What motivates writers to participate in such an ordeal? The opportunity to write uninterrupted by the demands of daily life? To devote an entire weekend to what feeds their souls? To reap the benefits of quality time spent with like-minded individuals? To have their work critiqued by a panel of renowned judges? To win the opportunity to have their manuscript sent directly to a publisher? To support a program that will enable others to enrich their lives through the written word? Likely all of the above, plus some.

Even though the event has been organized by the Muskoka Literacy Council (MLC) for the past three years, it began as the brainchild of writers Martin Avery, Christina Kilbourne and Huntsville’s own Mel Malton.

In her role at the helm of the Muskoka Literacy Council, Susan Lowe is the key organizer of the annual Muskoka Novel Marathon. She is also an active member of the Huntsville Festival of the Arts board of directors.

The marathon has been supported by the Huntsville Festival of the Arts as a “fringe event” of the summer festival for the past five summers. When it began in the old National Bank building on Huntsville’s Main Street in 2002, it had just those three participants. Last year’s group of 23 was the largest to date, a group that swells in number each year.

As a result of these annual marathons, Canadians are the benefactors of at least four new published novels. Mel Malton’s The Drowned Violin was released at the kick-off event to the 2006 marathon. Christina Kilbourne, a two-time winner of the marathon, released her novel The Roads to Go Home Lake at the same event and her marathon-winning novel Dear Jo is being released this spring.

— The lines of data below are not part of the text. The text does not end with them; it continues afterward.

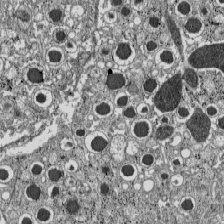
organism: C57BL Mouse
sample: Pancreatic islet
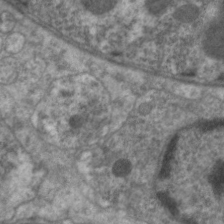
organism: C. elegans
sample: Pharynx
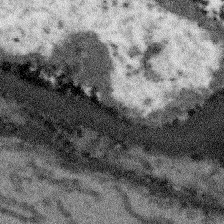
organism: Arabidopsis thaliana
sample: Root tip
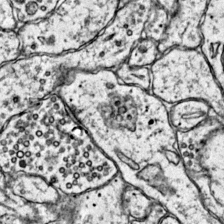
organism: Mouse
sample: Primary visual cortex

Paula Boone, winner in 2005, is currently in discussion with a publisher and her marathon manuscript Double Take may be in stores as early as this fall. Kim Russel-Brooks’ winning entry in 2006 is in the process of being reviewed by a publisher, while four-year veteran Peter Brandt has also had one of his works published, albeit from another writing marathon.

The students at the MLC are also beneficiaries of this event. Over the past five years, writers have gathered almost $20,000 in pledges to support MLC initiatives. To date, the pledges have gone to improve computer learning opportunities through the purchase of hardware, as well as software resources, to support the many academic and employment-based programs offered at MLC.

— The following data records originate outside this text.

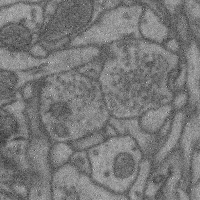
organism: Mouse
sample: Cerebral cortex
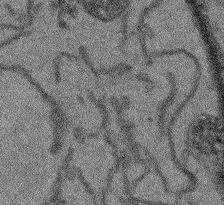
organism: Arabidopsis thaliana
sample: Root tip
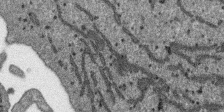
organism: Human
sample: Lung epithelial cells infected with SARS-CoV-2
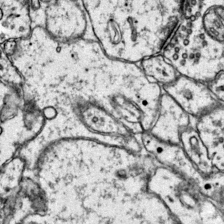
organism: Mouse
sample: Primary visual cortex
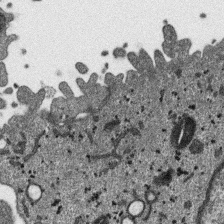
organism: Human
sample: Lung epithelial cells infected with SARS-CoV-2

Although the agency has been in operation almost 15 years, it is one of Huntsville’s best-kept secrets. Until recently, it was not widely known that adult students can access free upgrading in reading, writing, math and computers from very basic levels up to and including GED preparation and college entry programs.

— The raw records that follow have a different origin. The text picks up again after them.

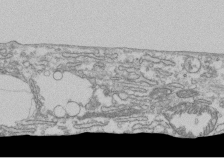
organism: Human
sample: Fibroblast cells
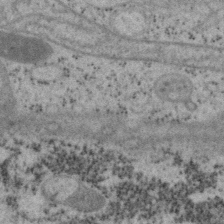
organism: Human
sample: HeLa cells
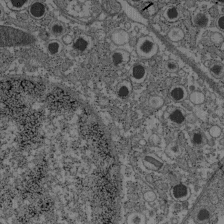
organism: C57BL Mouse
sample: Pancreatic islet

The new ACE program, a partnership with Georgian College but delivered at the MLC, began in January with communications and numeracy classes on Monday and Tuesday nights respectively.

For registration packages or to find out more about the Muskoka Novel Marathon 2007, contact Susan Lowe at the MLC (789-1850) or e-mail lowes.atthefarm@sympatico.ca.

To find out more about programs or volunteering opportunities at the MLC contact Amy Nadrofsky at the above number or e-mail literacy@vianet.ca.

Tuesday, March 27, 2007

Bruce Cockburn is coming to Huntsville!

Bruce may not be wearing this particular hat on July 18, when he performs at the Algonquin Theatre.

When thinking about Bruce Cockburn and his music, words like iconic and quintessential spring to mind, as well as more superlatives than would fit on a page of Roget's largest tome. But, I won't dig out my thesaurus to effuse further – I'll simply state the obvious: better buy your tickets early! This concert, on Wednesday, July 18, is one of many in the 2007 Huntsville Festival of the Arts line-up which will surely sell out, and quickly.

Other artists who will be coming to Huntsville for our 15th annual festival include: Jim Cuddy, on July 4; Richard Wood, July 5; Perla Batalla, July 10; Lighthouse, July 13; and John McDermott, July 14. Last Night at the Proms will round out the roster on the Algonquin Theatre stage July 22, officially closing this year's Huntsville Festival of the Arts.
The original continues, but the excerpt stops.